**WORK REQUEST**
Write out every record below exactly as it appears, omitting the pictures.

- - -

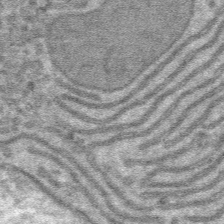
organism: Mouse
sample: Mouse hepatocytes
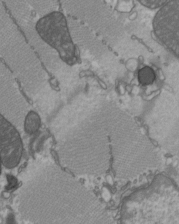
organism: C57BL Mouse
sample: Heart
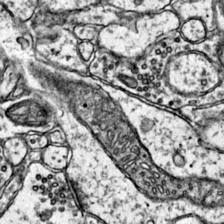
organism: Mouse
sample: Primary visual cortex
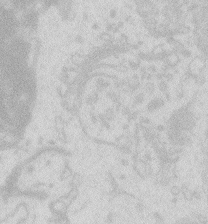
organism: Zebrafish
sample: Macrophage
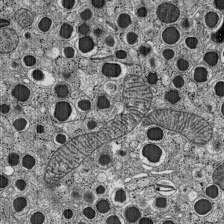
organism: C57BL Mouse
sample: Pancreatic islet
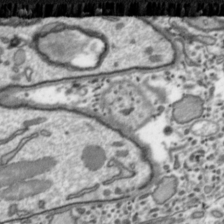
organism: Toxoplasma gondii
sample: Parasites in a vacuole inside a host cell
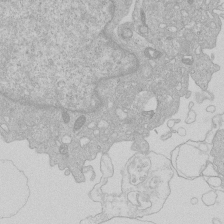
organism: Human
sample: Macrophage cells
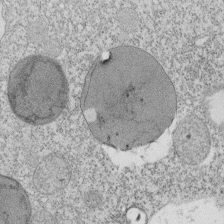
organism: Tetrahymena
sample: Cilia in tetrahymena
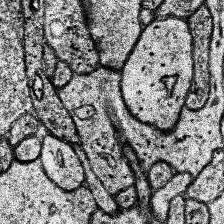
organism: Human
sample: Temporal Lobe
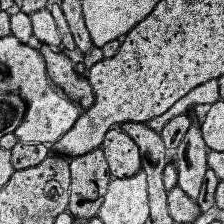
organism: Human
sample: Temporal Lobe
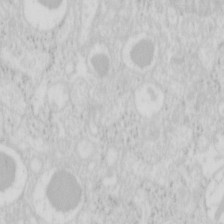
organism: Mouse
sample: Pancreas
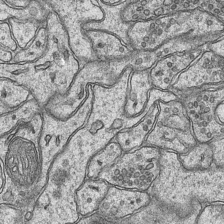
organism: Mouse
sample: CA1 Hippocampus
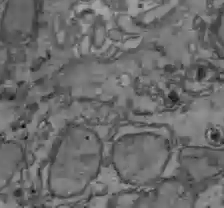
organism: C57BL Mouse
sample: Liver
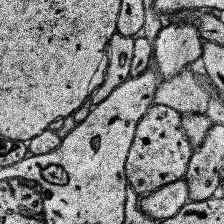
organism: Human
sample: Temporal Lobe
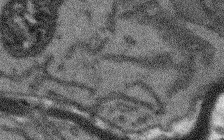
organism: Arabidopsis thaliana
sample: Root tip
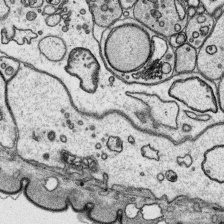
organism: Platynereis dumerilii
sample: Parapodia
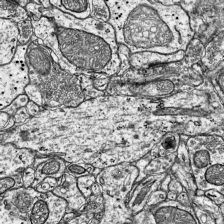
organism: Mouse
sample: Visual Cortex
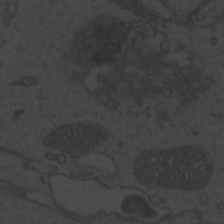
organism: Zebrafish
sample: Macrophage infected with Toxoplasma gondii
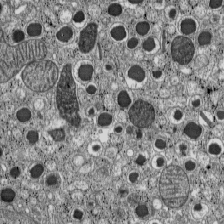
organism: C57BL Mouse
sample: Pancreatic islet
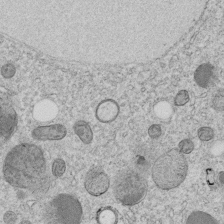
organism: C. elegans
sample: C. elegans embryo early stage
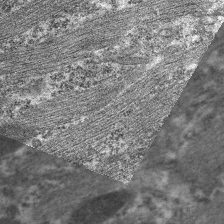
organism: C. elegans
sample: Pharynx
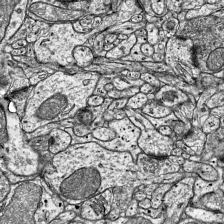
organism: Mouse
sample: Visual Cortex
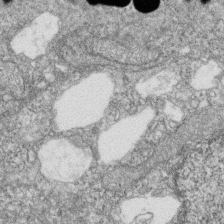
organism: Zebrafish
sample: Cilia; retinal pigment epithelium
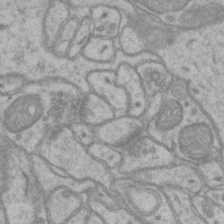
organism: Mouse
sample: CA1 Hippocampus
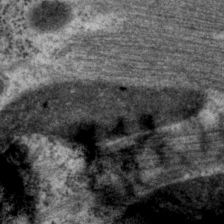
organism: P. pacificus
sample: Pharynx
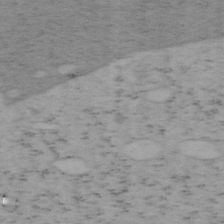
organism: Mouse
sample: OT-I killer T cells with ID8 ovarian cancer cells
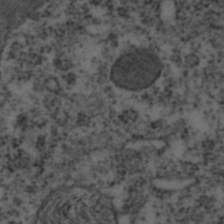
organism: C. elegans
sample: C. elegans embryo
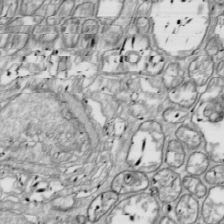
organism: Drosophila
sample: Cell division; meiosis; drosophila spermatocytes
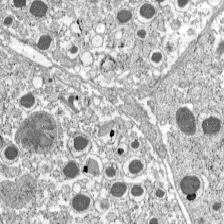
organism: C57BL Mouse
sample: Pancreatic islet
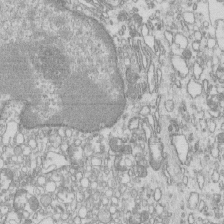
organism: Mouse
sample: Macrophages
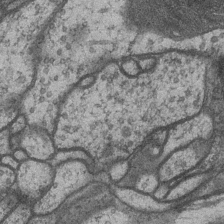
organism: Drosophila
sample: Optic medulla
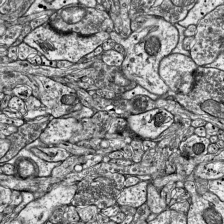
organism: Mouse
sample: Visual Cortex
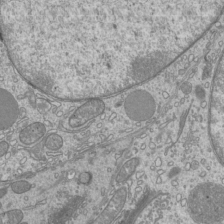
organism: Mouse
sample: Cilia; mouse epididymis
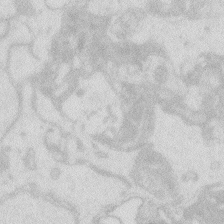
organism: Zebrafish
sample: Macrophage
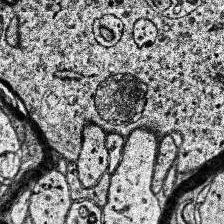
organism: Human
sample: Temporal Lobe
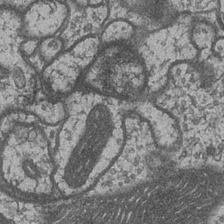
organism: Drosophila
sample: Optic medulla
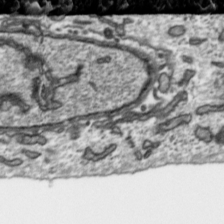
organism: Toxoplasma gondii
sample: Parasites in a vacuole inside a host cell
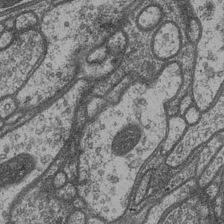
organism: Drosophila
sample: Optic medulla
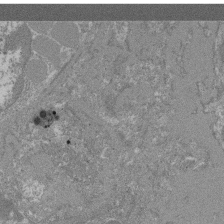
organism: Mouse
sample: Glomerulus
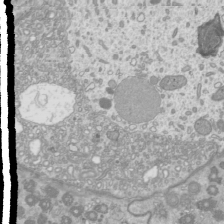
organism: Mouse
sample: Cilia; mouse epididymis
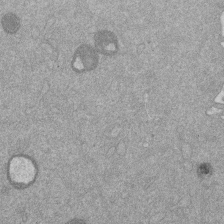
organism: Mouse
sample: Dividing mouse embryo 1 cell stage
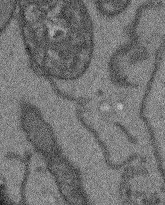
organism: Arabidopsis thaliana
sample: Root tip
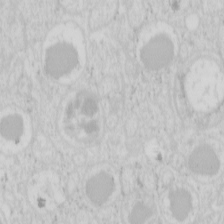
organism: Mouse
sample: Pancreas
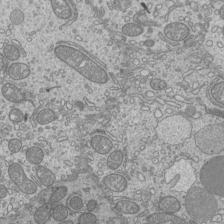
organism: Mouse
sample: Cilia; mouse epididymis
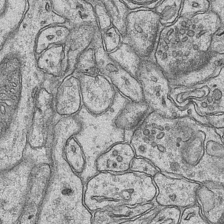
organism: Mouse
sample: CA1 Hippocampus
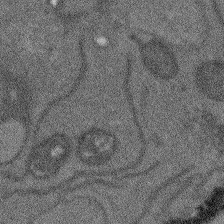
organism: Arabidopsis thaliana
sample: Root tip
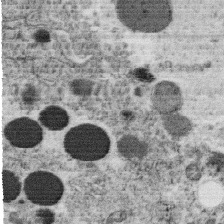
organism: C. elegans
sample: C. elegans oocyte; sperm cells
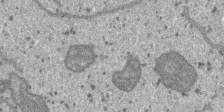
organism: Human
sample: Lung epithelial cells infected with SARS-CoV-2
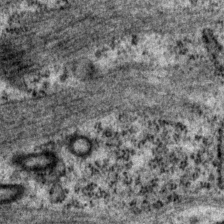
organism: P. pacificus
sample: Pharynx
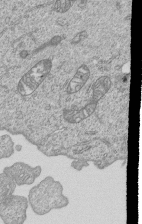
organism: Human
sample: MDA-MB-231 cells
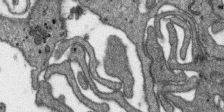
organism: Human
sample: Lung epithelial cells, uninfected (mock) control
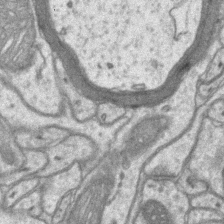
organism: Mouse
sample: CA1 Hippocampus
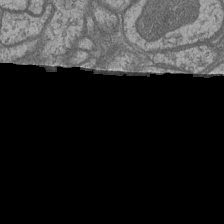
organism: Drosophila
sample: Optic medulla
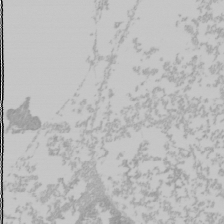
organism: Mouse
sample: Cancer cell death in ED-1 cells
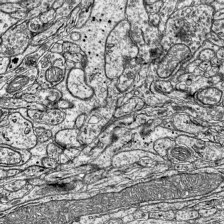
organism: Mouse
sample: Visual Cortex
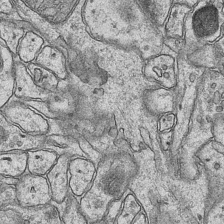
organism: Mouse
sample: CA1 Hippocampus
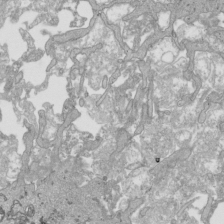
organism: Human
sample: Mitochondria in HCT116 cells
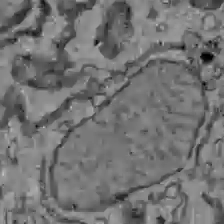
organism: C57BL Mouse
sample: Liver
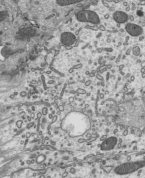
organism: Mouse
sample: Mouse epididymis efferent ductule cilia
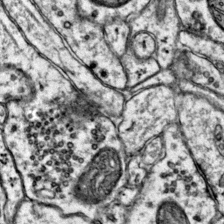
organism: Mouse
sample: Primary visual cortex
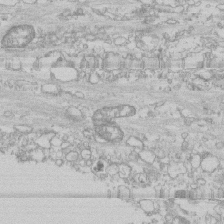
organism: Human
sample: CRL-1474
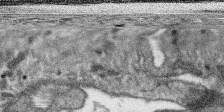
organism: Human
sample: Lung epithelial cells infected with SARS-CoV-2
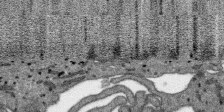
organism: Human
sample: Lung epithelial cells, uninfected (mock) control
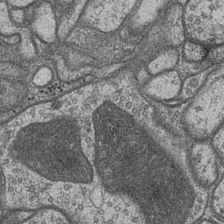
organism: Drosophila
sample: Optic medulla
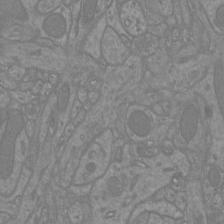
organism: Mouse
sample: Cortical neurons
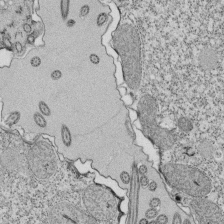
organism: Tetrahymena
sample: Cilia in tetrahymena
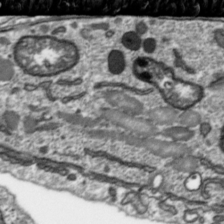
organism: Toxoplasma gondii
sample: Parasites in a vacuole inside a host cell
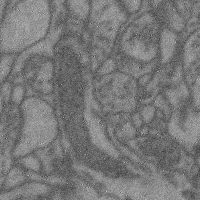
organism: Mouse
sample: Cerebral cortex
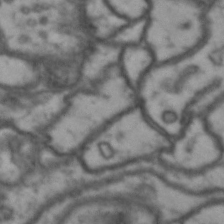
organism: Drosophila
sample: Brain
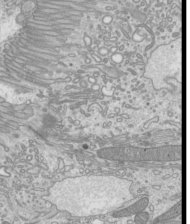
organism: Mouse
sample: Cilia; mouse epididymis
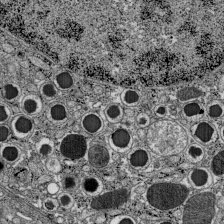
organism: C57BL Mouse
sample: Pancreatic islet
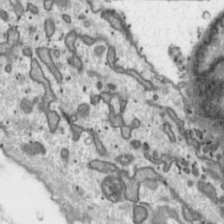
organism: Toxoplasma gondii
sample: Parasites in a vacuole inside a host cell
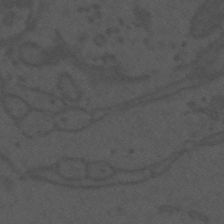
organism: Mouse
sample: Suprachiasmatic nucleus
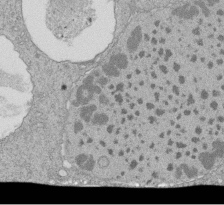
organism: Tetrahymena
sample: Cilia in tetrahymena
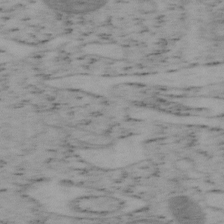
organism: Mouse
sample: OT-I killer T cells with ID8 ovarian cancer cells

- - -

**ANSWER TO THE PROBLEM**
organism: Mouse
sample: Mouse hepatocytes
organism: C57BL Mouse
sample: Heart
organism: Mouse
sample: Primary visual cortex
organism: Zebrafish
sample: Macrophage
organism: C57BL Mouse
sample: Pancreatic islet
organism: Toxoplasma gondii
sample: Parasites in a vacuole inside a host cell
organism: Human
sample: Macrophage cells
organism: Tetrahymena
sample: Cilia in tetrahymena
organism: Human
sample: Temporal Lobe
organism: Human
sample: Temporal Lobe
organism: Mouse
sample: Pancreas
organism: Mouse
sample: CA1 Hippocampus
organism: C57BL Mouse
sample: Liver
organism: Human
sample: Temporal Lobe
organism: Arabidopsis thaliana
sample: Root tip
organism: Platynereis dumerilii
sample: Parapodia
organism: Mouse
sample: Visual Cortex
organism: Zebrafish
sample: Macrophage infected with Toxoplasma gondii
organism: C57BL Mouse
sample: Pancreatic islet
organism: C. elegans
sample: C. elegans embryo early stage
organism: C. elegans
sample: Pharynx
organism: Mouse
sample: Visual Cortex
organism: Zebrafish
sample: Cilia; retinal pigment epithelium
organism: Mouse
sample: CA1 Hippocampus
organism: P. pacificus
sample: Pharynx
organism: Mouse
sample: OT-I killer T cells with ID8 ovarian cancer cells
organism: C. elegans
sample: C. elegans embryo
organism: Drosophila
sample: Cell division; meiosis; drosophila spermatocytes
organism: C57BL Mouse
sample: Pancreatic islet
organism: Mouse
sample: Macrophages
organism: Drosophila
sample: Optic medulla
organism: Mouse
sample: Visual Cortex
organism: Mouse
sample: Cilia; mouse epididymis
organism: Zebrafish
sample: Macrophage
organism: Human
sample: Temporal Lobe
organism: Drosophila
sample: Optic medulla
organism: Toxoplasma gondii
sample: Parasites in a vacuole inside a host cell
organism: Drosophila
sample: Optic medulla
organism: Mouse
sample: Glomerulus
organism: Mouse
sample: Cilia; mouse epididymis
organism: Mouse
sample: Dividing mouse embryo 1 cell stage
organism: Arabidopsis thaliana
sample: Root tip
organism: Mouse
sample: Pancreas
organism: Mouse
sample: Cilia; mouse epididymis
organism: Mouse
sample: CA1 Hippocampus
organism: Arabidopsis thaliana
sample: Root tip
organism: C. elegans
sample: C. elegans oocyte; sperm cells
organism: Human
sample: Lung epithelial cells infected with SARS-CoV-2
organism: P. pacificus
sample: Pharynx
organism: Human
sample: MDA-MB-231 cells
organism: Human
sample: Lung epithelial cells, uninfected (mock) control
organism: Mouse
sample: CA1 Hippocampus
organism: Drosophila
sample: Optic medulla
organism: Mouse
sample: Cancer cell death in ED-1 cells
organism: Mouse
sample: Visual Cortex
organism: Mouse
sample: CA1 Hippocampus
organism: Human
sample: Mitochondria in HCT116 cells
organism: C57BL Mouse
sample: Liver
organism: Mouse
sample: Mouse epididymis efferent ductule cilia
organism: Mouse
sample: Primary visual cortex
organism: Human
sample: CRL-1474
organism: Human
sample: Lung epithelial cells infected with SARS-CoV-2
organism: Human
sample: Lung epithelial cells, uninfected (mock) control
organism: Drosophila
sample: Optic medulla
organism: Mouse
sample: Cortical neurons
organism: Tetrahymena
sample: Cilia in tetrahymena
organism: Toxoplasma gondii
sample: Parasites in a vacuole inside a host cell
organism: Mouse
sample: Cerebral cortex
organism: Drosophila
sample: Brain
organism: Mouse
sample: Cilia; mouse epididymis
organism: C57BL Mouse
sample: Pancreatic islet
organism: Toxoplasma gondii
sample: Parasites in a vacuole inside a host cell
organism: Mouse
sample: Suprachiasmatic nucleus
organism: Tetrahymena
sample: Cilia in tetrahymena
organism: Mouse
sample: OT-I killer T cells with ID8 ovarian cancer cells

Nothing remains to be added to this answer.